DATA EXCERPTS:
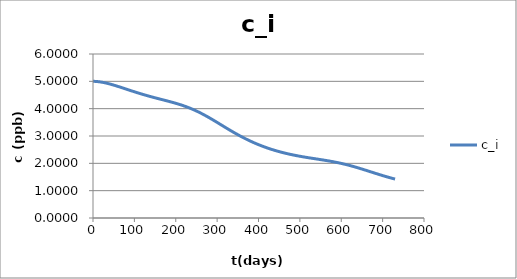
| Category | c_i |
|---|---|
| 0.0 | 5 |
| 1.0 | 5 |
| 2.0 | 5 |
| 3.0 | 4.999 |
| 4.0 | 4.999 |
| 5.0 | 4.998 |
| 6.0 | 4.997 |
| 7.0 | 4.996 |
| 8.0 | 4.995 |
| 9.0 | 4.994 |
| 10.0 | 4.992 |
| 11.0 | 4.991 |
| 12.0 | 4.989 |
| 13.0 | 4.987 |
| 14.0 | 4.986 |
| 15.0 | 4.984 |
| 16.0 | 4.982 |
| 17.0 | 4.979 |
| 18.0 | 4.977 |
| 19.0 | 4.975 |
| 20.0 | 4.972 |
| 21.0 | 4.97 |
| 22.0 | 4.967 |
| 23.0 | 4.964 |
| 24.0 | 4.961 |
| 25.0 | 4.959 |
| 26.0 | 4.956 |
| 27.0 | 4.952 |
| 28.0 | 4.949 |
| 29.0 | 4.946 |
| 30.0 | 4.943 |
| 31.0 | 4.939 |
| 32.0 | 4.936 |
| 33.0 | 4.932 |
| 34.0 | 4.928 |
| 35.0 | 4.925 |
| 36.0 | 4.921 |
| 37.0 | 4.917 |
| 38.0 | 4.913 |
| 39.0 | 4.909 |
| 40.0 | 4.905 |
| 41.0 | 4.901 |
| 42.0 | 4.897 |
| 43.0 | 4.893 |
| 44.0 | 4.889 |
| 45.0 | 4.884 |
| 46.0 | 4.88 |
| 47.0 | 4.876 |
| 48.0 | 4.871 |
| 49.0 | 4.867 |
| 50.0 | 4.862 |
| 51.0 | 4.858 |
| 52.0 | 4.853 |
| 53.0 | 4.849 |
| 54.0 | 4.844 |
| 55.0 | 4.839 |
| 56.0 | 4.835 |
| 57.0 | 4.83 |
| 58.0 | 4.825 |
| 59.0 | 4.821 |
| 60.0 | 4.816 |
| 61.0 | 4.811 |
| 62.0 | 4.806 |
| 63.0 | 4.801 |
| 64.0 | 4.796 |
| 65.0 | 4.791 |
| 66.0 | 4.787 |
| 67.0 | 4.782 |
| 68.0 | 4.777 |
| 69.0 | 4.772 |
| 70.0 | 4.767 |
| 71.0 | 4.762 |
| 72.0 | 4.757 |
| 73.0 | 4.752 |
| 74.0 | 4.747 |
| 75.0 | 4.742 |
| 76.0 | 4.737 |
| 77.0 | 4.732 |
| 78.0 | 4.727 |
| 79.0 | 4.722 |
| 80.0 | 4.717 |
| 81.0 | 4.712 |
| 82.0 | 4.707 |
| 83.0 | 4.702 |
| 84.0 | 4.697 |
| 85.0 | 4.692 |
| 86.0 | 4.687 |
| 87.0 | 4.682 |
| 88.0 | 4.677 |
| 89.0 | 4.672 |
| 90.0 | 4.667 |
| 91.0 | 4.662 |
| 92.0 | 4.657 |
| 93.0 | 4.652 |
| 94.0 | 4.647 |
| 95.0 | 4.642 |
| 96.0 | 4.638 |
| 97.0 | 4.633 |
| 98.0 | 4.628 |
| 99.0 | 4.623 |
| 100.0 | 4.618 |
| 101.0 | 4.613 |
| 102.0 | 4.608 |
| 103.0 | 4.604 |
| 104.0 | 4.599 |
| 105.0 | 4.594 |
| 106.0 | 4.589 |
| 107.0 | 4.585 |
| 108.0 | 4.58 |
| 109.0 | 4.575 |
| 110.0 | 4.57 |
| 111.0 | 4.566 |
| 112.0 | 4.561 |
| 113.0 | 4.556 |
| 114.0 | 4.552 |
| 115.0 | 4.547 |
| 116.0 | 4.543 |
| 117.0 | 4.538 |
| 118.0 | 4.533 |
| 119.0 | 4.529 |
| 120.0 | 4.524 |
| 121.0 | 4.52 |
| 122.0 | 4.515 |
| 123.0 | 4.511 |
| 124.0 | 4.507 |
| 125.0 | 4.502 |
| 126.0 | 4.498 |
| 127.0 | 4.493 |
| 128.0 | 4.489 |
| 129.0 | 4.485 |
| 130.0 | 4.48 |
| 131.0 | 4.476 |
| 132.0 | 4.472 |
| 133.0 | 4.468 |
| 134.0 | 4.463 |
| 135.0 | 4.459 |
| 136.0 | 4.455 |
| 137.0 | 4.451 |
| 138.0 | 4.447 |
| 139.0 | 4.442 |
| 140.0 | 4.438 |
| 141.0 | 4.434 |
| 142.0 | 4.43 |
| 143.0 | 4.426 |
| 144.0 | 4.422 |
| 145.0 | 4.418 |
| 146.0 | 4.414 |
| 147.0 | 4.41 |
| 148.0 | 4.406 |
| 149.0 | 4.402 |
| 150.0 | 4.398 |
| 151.0 | 4.394 |
| 152.0 | 4.39 |
| 153.0 | 4.386 |
| 154.0 | 4.382 |
| 155.0 | 4.378 |
| 156.0 | 4.374 |
| 157.0 | 4.37 |
| 158.0 | 4.366 |
| 159.0 | 4.362 |
| 160.0 | 4.358 |
| 161.0 | 4.354 |
| 162.0 | 4.35 |
| 163.0 | 4.347 |
| 164.0 | 4.343 |
| 165.0 | 4.339 |
| 166.0 | 4.335 |
| 167.0 | 4.331 |
| 168.0 | 4.327 |
| 169.0 | 4.323 |
| 170.0 | 4.319 |
| 171.0 | 4.315 |
| 172.0 | 4.312 |
| 173.0 | 4.308 |
| 174.0 | 4.304 |
| 175.0 | 4.3 |
| 176.0 | 4.296 |
| 177.0 | 4.292 |
| 178.0 | 4.288 |
| 179.0 | 4.284 |
| 180.0 | 4.28 |
| 181.0 | 4.276 |
| 182.0 | 4.272 |
| 183.0 | 4.268 |
| 184.0 | 4.264 |
| 185.0 | 4.26 |
| 186.0 | 4.256 |
| 187.0 | 4.252 |
| 188.0 | 4.248 |
| 189.0 | 4.244 |
| 190.0 | 4.24 |
| 191.0 | 4.235 |
| 192.0 | 4.231 |
| 193.0 | 4.227 |
| 194.0 | 4.223 |
| 195.0 | 4.219 |
| 196.0 | 4.214 |
| 197.0 | 4.21 |
| 198.0 | 4.206 |
| 199.0 | 4.201 |
| 200.0 | 4.197 |
| 201.0 | 4.192 |
| 202.0 | 4.188 |
| 203.0 | 4.183 |
| 204.0 | 4.179 |
| 205.0 | 4.174 |
| 206.0 | 4.17 |
| 207.0 | 4.165 |
| 208.0 | 4.16 |
| 209.0 | 4.155 |
| 210.0 | 4.151 |
| 211.0 | 4.146 |
| 212.0 | 4.141 |
| 213.0 | 4.136 |
| 214.0 | 4.131 |
| 215.0 | 4.126 |
| 216.0 | 4.121 |
| 217.0 | 4.116 |
| 218.0 | 4.111 |
| 219.0 | 4.105 |
| 220.0 | 4.1 |
| 221.0 | 4.095 |
| 222.0 | 4.089 |
| 223.0 | 4.084 |
| 224.0 | 4.078 |
| 225.0 | 4.073 |
| 226.0 | 4.067 |
| 227.0 | 4.061 |
| 228.0 | 4.056 |
| 229.0 | 4.05 |
| 230.0 | 4.044 |
| 231.0 | 4.038 |
| 232.0 | 4.032 |
| 233.0 | 4.026 |
| 234.0 | 4.02 |
| 235.0 | 4.014 |
| 236.0 | 4.008 |
| 237.0 | 4.002 |
| 238.0 | 3.995 |
| 239.0 | 3.989 |
| 240.0 | 3.982 |
| 241.0 | 3.976 |
| 242.0 | 3.969 |
| 243.0 | 3.963 |
| 244.0 | 3.956 |
| 245.0 | 3.949 |
| 246.0 | 3.942 |
| 247.0 | 3.936 |
| 248.0 | 3.929 |
| 249.0 | 3.922 |
| 250.0 | 3.915 |
| 251.0 | 3.907 |
| 252.0 | 3.9 |
| 253.0 | 3.893 |
| 254.0 | 3.886 |
| 255.0 | 3.878 |
| 256.0 | 3.871 |
| 257.0 | 3.863 |
| 258.0 | 3.856 |
| 259.0 | 3.848 |
| 260.0 | 3.841 |
| 261.0 | 3.833 |
| 262.0 | 3.825 |
| 263.0 | 3.817 |
| 264.0 | 3.809 |
| 265.0 | 3.801 |
| 266.0 | 3.793 |
| 267.0 | 3.785 |
| 268.0 | 3.777 |
| 269.0 | 3.769 |
| 270.0 | 3.761 |
| 271.0 | 3.753 |
| 272.0 | 3.744 |
| 273.0 | 3.736 |
| 274.0 | 3.728 |
| 275.0 | 3.719 |
| 276.0 | 3.711 |
| 277.0 | 3.702 |
| 278.0 | 3.694 |
| 279.0 | 3.685 |
| 280.0 | 3.676 |
| 281.0 | 3.668 |
| 282.0 | 3.659 |
| 283.0 | 3.65 |
| 284.0 | 3.641 |
| 285.0 | 3.633 |
| 286.0 | 3.624 |
| 287.0 | 3.615 |
| 288.0 | 3.606 |
| 289.0 | 3.597 |
| 290.0 | 3.588 |
| 291.0 | 3.579 |
| 292.0 | 3.57 |
| 293.0 | 3.561 |
| 294.0 | 3.552 |
| 295.0 | 3.543 |
| 296.0 | 3.534 |
| 297.0 | 3.525 |
| 298.0 | 3.515 |
| 299.0 | 3.506 |
| 300.0 | 3.497 |
| 301.0 | 3.488 |
| 302.0 | 3.479 |
| 303.0 | 3.47 |
| 304.0 | 3.46 |
| 305.0 | 3.451 |
| 306.0 | 3.442 |
| 307.0 | 3.433 |
| 308.0 | 3.423 |
| 309.0 | 3.414 |
| 310.0 | 3.405 |
| 311.0 | 3.396 |
| 312.0 | 3.386 |
| 313.0 | 3.377 |
| 314.0 | 3.368 |
| 315.0 | 3.359 |
| 316.0 | 3.349 |
| 317.0 | 3.34 |
| 318.0 | 3.331 |
| 319.0 | 3.322 |
| 320.0 | 3.313 |
| 321.0 | 3.304 |
| 322.0 | 3.294 |
| 323.0 | 3.285 |
| 324.0 | 3.276 |
| 325.0 | 3.267 |
| 326.0 | 3.258 |
| 327.0 | 3.249 |
| 328.0 | 3.24 |
| 329.0 | 3.231 |
| 330.0 | 3.222 |
| 331.0 | 3.213 |
| 332.0 | 3.204 |
| 333.0 | 3.195 |
| 334.0 | 3.186 |
| 335.0 | 3.177 |
| 336.0 | 3.168 |
| 337.0 | 3.16 |
| 338.0 | 3.151 |
| 339.0 | 3.142 |
| 340.0 | 3.133 |
| 341.0 | 3.125 |
| 342.0 | 3.116 |
| 343.0 | 3.107 |
| 344.0 | 3.099 |
| 345.0 | 3.09 |
| 346.0 | 3.082 |
| 347.0 | 3.073 |
| 348.0 | 3.065 |
| 349.0 | 3.056 |
| 350.0 | 3.048 |
| 351.0 | 3.039 |
| 352.0 | 3.031 |
| 353.0 | 3.023 |
| 354.0 | 3.015 |
| 355.0 | 3.006 |
| 356.0 | 2.998 |
| 357.0 | 2.99 |
| 358.0 | 2.982 |
| 359.0 | 2.974 |
| 360.0 | 2.966 |
| 361.0 | 2.958 |
| 362.0 | 2.95 |
| 363.0 | 2.943 |
| 364.0 | 2.935 |
| 365.0 | 2.927 |
| 366.0 | 2.919 |
| 367.0 | 2.912 |
| 368.0 | 2.904 |
| 369.0 | 2.896 |
| 370.0 | 2.889 |
| 371.0 | 2.881 |
| 372.0 | 2.874 |
| 373.0 | 2.866 |
| 374.0 | 2.859 |
| 375.0 | 2.852 |
| 376.0 | 2.845 |
| 377.0 | 2.837 |
| 378.0 | 2.83 |
| 379.0 | 2.823 |
| 380.0 | 2.816 |
| 381.0 | 2.809 |
| 382.0 | 2.802 |
| 383.0 | 2.795 |
| 384.0 | 2.788 |
| 385.0 | 2.781 |
| 386.0 | 2.774 |
| 387.0 | 2.768 |
| 388.0 | 2.761 |
| 389.0 | 2.754 |
| 390.0 | 2.748 |
| 391.0 | 2.741 |
| 392.0 | 2.734 |
| 393.0 | 2.728 |
| 394.0 | 2.722 |
| 395.0 | 2.715 |
| 396.0 | 2.709 |
| 397.0 | 2.702 |
| 398.0 | 2.696 |
| 399.0 | 2.69 |
| 400.0 | 2.684 |
| 401.0 | 2.678 |
| 402.0 | 2.672 |
| 403.0 | 2.666 |
| 404.0 | 2.66 |
| 405.0 | 2.654 |
| 406.0 | 2.648 |
| 407.0 | 2.642 |
| 408.0 | 2.636 |
| 409.0 | 2.63 |
| 410.0 | 2.625 |
| 411.0 | 2.619 |
| 412.0 | 2.613 |
| 413.0 | 2.608 |
| 414.0 | 2.602 |
| 415.0 | 2.597 |
| 416.0 | 2.591 |
| 417.0 | 2.586 |
| 418.0 | 2.58 |
| 419.0 | 2.575 |
| 420.0 | 2.57 |
| 421.0 | 2.564 |
| 422.0 | 2.559 |
| 423.0 | 2.554 |
| 424.0 | 2.549 |
| 425.0 | 2.544 |
| 426.0 | 2.539 |
| 427.0 | 2.534 |
| 428.0 | 2.529 |
| 429.0 | 2.524 |
| 430.0 | 2.519 |
| 431.0 | 2.514 |
| 432.0 | 2.509 |
| 433.0 | 2.504 |
| 434.0 | 2.499 |
| 435.0 | 2.495 |
| 436.0 | 2.49 |
| 437.0 | 2.485 |
| 438.0 | 2.481 |
| 439.0 | 2.476 |
| 440.0 | 2.472 |
| 441.0 | 2.467 |
| 442.0 | 2.463 |
| 443.0 | 2.458 |
| 444.0 | 2.454 |
| 445.0 | 2.45 |
| 446.0 | 2.445 |
| 447.0 | 2.441 |
| 448.0 | 2.437 |
| 449.0 | 2.433 |
| 450.0 | 2.428 |
| 451.0 | 2.424 |
| 452.0 | 2.42 |
| 453.0 | 2.416 |
| 454.0 | 2.412 |
| 455.0 | 2.408 |
| 456.0 | 2.404 |
| 457.0 | 2.4 |
| 458.0 | 2.396 |
| 459.0 | 2.392 |
| 460.0 | 2.389 |
| 461.0 | 2.385 |
| 462.0 | 2.381 |
| 463.0 | 2.377 |
| 464.0 | 2.374 |
| 465.0 | 2.37 |
| 466.0 | 2.366 |
| 467.0 | 2.363 |
| 468.0 | 2.359 |
| 469.0 | 2.356 |
| 470.0 | 2.352 |
| 471.0 | 2.349 |
| 472.0 | 2.345 |
| 473.0 | 2.342 |
| 474.0 | 2.338 |
| 475.0 | 2.335 |
| 476.0 | 2.332 |
| 477.0 | 2.328 |
| 478.0 | 2.325 |
| 479.0 | 2.322 |
| 480.0 | 2.318 |
| 481.0 | 2.315 |
| 482.0 | 2.312 |
| 483.0 | 2.309 |
| 484.0 | 2.306 |
| 485.0 | 2.303 |
| 486.0 | 2.3 |
| 487.0 | 2.296 |
| 488.0 | 2.293 |
| 489.0 | 2.29 |
| 490.0 | 2.287 |
| 491.0 | 2.285 |
| 492.0 | 2.282 |
| 493.0 | 2.279 |
| 494.0 | 2.276 |
| 495.0 | 2.273 |
| 496.0 | 2.27 |
| 497.0 | 2.267 |
| 498.0 | 2.264 |
| 499.0 | 2.262 |
| 500.0 | 2.259 |
| 501.0 | 2.256 |
| 502.0 | 2.253 |
| 503.0 | 2.251 |
| 504.0 | 2.248 |
| 505.0 | 2.245 |
| 506.0 | 2.243 |
| 507.0 | 2.24 |
| 508.0 | 2.237 |
| 509.0 | 2.235 |
| 510.0 | 2.232 |
| 511.0 | 2.23 |
| 512.0 | 2.227 |
| 513.0 | 2.225 |
| 514.0 | 2.222 |
| 515.0 | 2.22 |
| 516.0 | 2.217 |
| 517.0 | 2.215 |
| 518.0 | 2.212 |
| 519.0 | 2.21 |
| 520.0 | 2.207 |
| 521.0 | 2.205 |
| 522.0 | 2.202 |
| 523.0 | 2.2 |
| 524.0 | 2.198 |
| 525.0 | 2.195 |
| 526.0 | 2.193 |
| 527.0 | 2.191 |
| 528.0 | 2.188 |
| 529.0 | 2.186 |
| 530.0 | 2.183 |
| 531.0 | 2.181 |
| 532.0 | 2.179 |
| 533.0 | 2.176 |
| 534.0 | 2.174 |
| 535.0 | 2.172 |
| 536.0 | 2.169 |
| 537.0 | 2.167 |
| 538.0 | 2.165 |
| 539.0 | 2.162 |
| 540.0 | 2.16 |
| 541.0 | 2.158 |
| 542.0 | 2.155 |
| 543.0 | 2.153 |
| 544.0 | 2.151 |
| 545.0 | 2.148 |
| 546.0 | 2.146 |
| 547.0 | 2.144 |
| 548.0 | 2.141 |
| 549.0 | 2.139 |
| 550.0 | 2.137 |
| 551.0 | 2.134 |
| 552.0 | 2.132 |
| 553.0 | 2.129 |
| 554.0 | 2.127 |
| 555.0 | 2.125 |
| 556.0 | 2.122 |
| 557.0 | 2.12 |
| 558.0 | 2.117 |
| 559.0 | 2.115 |
| 560.0 | 2.112 |
| 561.0 | 2.11 |
| 562.0 | 2.108 |
| 563.0 | 2.105 |
| 564.0 | 2.103 |
| 565.0 | 2.1 |
| 566.0 | 2.097 |
| 567.0 | 2.095 |
| 568.0 | 2.092 |
| 569.0 | 2.09 |
| 570.0 | 2.087 |
| 571.0 | 2.084 |
| 572.0 | 2.082 |
| 573.0 | 2.079 |
| 574.0 | 2.076 |
| 575.0 | 2.074 |
| 576.0 | 2.071 |
| 577.0 | 2.068 |
| 578.0 | 2.065 |
| 579.0 | 2.063 |
| 580.0 | 2.06 |
| 581.0 | 2.057 |
| 582.0 | 2.054 |
| 583.0 | 2.051 |
| 584.0 | 2.048 |
| 585.0 | 2.045 |
| 586.0 | 2.042 |
| 587.0 | 2.039 |
| 588.0 | 2.036 |
| 589.0 | 2.033 |
| 590.0 | 2.03 |
| 591.0 | 2.027 |
| 592.0 | 2.024 |
| 593.0 | 2.02 |
| 594.0 | 2.017 |
| 595.0 | 2.014 |
| 596.0 | 2.011 |
| 597.0 | 2.007 |
| 598.0 | 2.004 |
| 599.0 | 2.001 |
| 600.0 | 1.997 |
| 601.0 | 1.994 |
| 602.0 | 1.99 |
| 603.0 | 1.987 |
| 604.0 | 1.983 |
| 605.0 | 1.98 |
| 606.0 | 1.976 |
| 607.0 | 1.973 |
| 608.0 | 1.969 |
| 609.0 | 1.965 |
| 610.0 | 1.962 |
| 611.0 | 1.958 |
| 612.0 | 1.954 |
| 613.0 | 1.95 |
| 614.0 | 1.947 |
| 615.0 | 1.943 |
| 616.0 | 1.939 |
| 617.0 | 1.935 |
| 618.0 | 1.931 |
| 619.0 | 1.927 |
| 620.0 | 1.923 |
| 621.0 | 1.919 |
| 622.0 | 1.915 |
| 623.0 | 1.911 |
| 624.0 | 1.907 |
| 625.0 | 1.903 |
| 626.0 | 1.898 |
| 627.0 | 1.894 |
| 628.0 | 1.89 |
| 629.0 | 1.886 |
| 630.0 | 1.881 |
| 631.0 | 1.877 |
| 632.0 | 1.873 |
| 633.0 | 1.868 |
| 634.0 | 1.864 |
| 635.0 | 1.86 |
| 636.0 | 1.855 |
| 637.0 | 1.851 |
| 638.0 | 1.846 |
| 639.0 | 1.842 |
| 640.0 | 1.837 |
| 641.0 | 1.833 |
| 642.0 | 1.828 |
| 643.0 | 1.824 |
| 644.0 | 1.819 |
| 645.0 | 1.814 |
| 646.0 | 1.81 |
| 647.0 | 1.805 |
| 648.0 | 1.8 |
| 649.0 | 1.796 |
| 650.0 | 1.791 |
| 651.0 | 1.786 |
| 652.0 | 1.782 |
| 653.0 | 1.777 |
| 654.0 | 1.772 |
| 655.0 | 1.767 |
| 656.0 | 1.763 |
| 657.0 | 1.758 |
| 658.0 | 1.753 |
| 659.0 | 1.748 |
| 660.0 | 1.743 |
| 661.0 | 1.739 |
| 662.0 | 1.734 |
| 663.0 | 1.729 |
| 664.0 | 1.724 |
| 665.0 | 1.719 |
| 666.0 | 1.714 |
| 667.0 | 1.71 |
| 668.0 | 1.705 |
| 669.0 | 1.7 |
| 670.0 | 1.695 |
| 671.0 | 1.69 |
| 672.0 | 1.685 |
| 673.0 | 1.681 |
| 674.0 | 1.676 |
| 675.0 | 1.671 |
| 676.0 | 1.666 |
| 677.0 | 1.661 |
| 678.0 | 1.656 |
| 679.0 | 1.651 |
| 680.0 | 1.647 |
| 681.0 | 1.642 |
| 682.0 | 1.637 |
| 683.0 | 1.632 |
| 684.0 | 1.627 |
| 685.0 | 1.623 |
| 686.0 | 1.618 |
| 687.0 | 1.613 |
| 688.0 | 1.608 |
| 689.0 | 1.604 |
| 690.0 | 1.599 |
| 691.0 | 1.594 |
| 692.0 | 1.59 |
| 693.0 | 1.585 |
| 694.0 | 1.58 |
| 695.0 | 1.576 |
| 696.0 | 1.571 |
| 697.0 | 1.566 |
| 698.0 | 1.562 |
| 699.0 | 1.557 |
| 700.0 | 1.552 |
| 701.0 | 1.548 |
| 702.0 | 1.543 |
| 703.0 | 1.539 |
| 704.0 | 1.534 |
| 705.0 | 1.53 |
| 706.0 | 1.525 |
| 707.0 | 1.521 |
| 708.0 | 1.516 |
| 709.0 | 1.512 |
| 710.0 | 1.508 |
| 711.0 | 1.503 |
| 712.0 | 1.499 |
| 713.0 | 1.495 |
| 714.0 | 1.49 |
| 715.0 | 1.486 |
| 716.0 | 1.482 |
| 717.0 | 1.477 |
| 718.0 | 1.473 |
| 719.0 | 1.469 |
| 720.0 | 1.465 |
| 721.0 | 1.461 |
| 722.0 | 1.456 |
| 723.0 | 1.452 |
| 724.0 | 1.448 |
| 725.0 | 1.444 |
| 726.0 | 1.44 |
| 727.0 | 1.436 |
| 728.0 | 1.432 |
| 729.0 | 1.428 |
| 730.0 | 1.424 |

PROBLEM STATEMENT: Your answer should be exactly the lines of the material above, starting at the one that holds "667.0 | 1.71 |" and ending with the last.

WRITTEN REPLY:
| 667.0 | 1.71 |
| 668.0 | 1.705 |
| 669.0 | 1.7 |
| 670.0 | 1.695 |
| 671.0 | 1.69 |
| 672.0 | 1.685 |
| 673.0 | 1.681 |
| 674.0 | 1.676 |
| 675.0 | 1.671 |
| 676.0 | 1.666 |
| 677.0 | 1.661 |
| 678.0 | 1.656 |
| 679.0 | 1.651 |
| 680.0 | 1.647 |
| 681.0 | 1.642 |
| 682.0 | 1.637 |
| 683.0 | 1.632 |
| 684.0 | 1.627 |
| 685.0 | 1.623 |
| 686.0 | 1.618 |
| 687.0 | 1.613 |
| 688.0 | 1.608 |
| 689.0 | 1.604 |
| 690.0 | 1.599 |
| 691.0 | 1.594 |
| 692.0 | 1.59 |
| 693.0 | 1.585 |
| 694.0 | 1.58 |
| 695.0 | 1.576 |
| 696.0 | 1.571 |
| 697.0 | 1.566 |
| 698.0 | 1.562 |
| 699.0 | 1.557 |
| 700.0 | 1.552 |
| 701.0 | 1.548 |
| 702.0 | 1.543 |
| 703.0 | 1.539 |
| 704.0 | 1.534 |
| 705.0 | 1.53 |
| 706.0 | 1.525 |
| 707.0 | 1.521 |
| 708.0 | 1.516 |
| 709.0 | 1.512 |
| 710.0 | 1.508 |
| 711.0 | 1.503 |
| 712.0 | 1.499 |
| 713.0 | 1.495 |
| 714.0 | 1.49 |
| 715.0 | 1.486 |
| 716.0 | 1.482 |
| 717.0 | 1.477 |
| 718.0 | 1.473 |
| 719.0 | 1.469 |
| 720.0 | 1.465 |
| 721.0 | 1.461 |
| 722.0 | 1.456 |
| 723.0 | 1.452 |
| 724.0 | 1.448 |
| 725.0 | 1.444 |
| 726.0 | 1.44 |
| 727.0 | 1.436 |
| 728.0 | 1.432 |
| 729.0 | 1.428 |
| 730.0 | 1.424 |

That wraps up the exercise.